TASK TO COMPLETE: Your answer must be an exact copy of the records below, minus the pictures.
▼
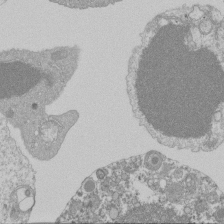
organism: Mouse
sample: Activated Pmel transgenic CD8+ T Cells
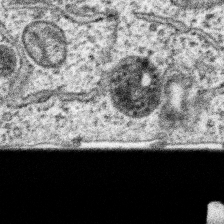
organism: Human
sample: HeLa cells
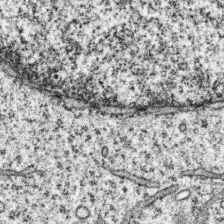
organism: Human
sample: HeLa cells
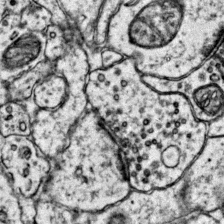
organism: Mouse
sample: Primary visual cortex
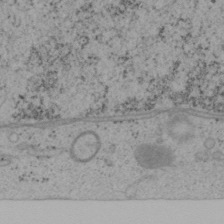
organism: Human
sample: HeLa cells
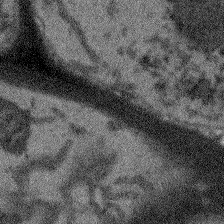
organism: Arabidopsis thaliana
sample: Root tip
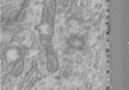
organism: Human
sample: Centriole in RPE cells
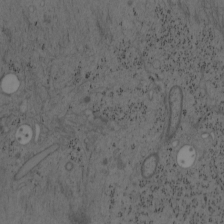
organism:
▲
ANSWER TO THIS TASK:
organism: Mouse
sample: Activated Pmel transgenic CD8+ T Cells
organism: Human
sample: HeLa cells
organism: Human
sample: HeLa cells
organism: Mouse
sample: Primary visual cortex
organism: Human
sample: HeLa cells
organism: Arabidopsis thaliana
sample: Root tip
organism: Human
sample: Centriole in RPE cells
organism:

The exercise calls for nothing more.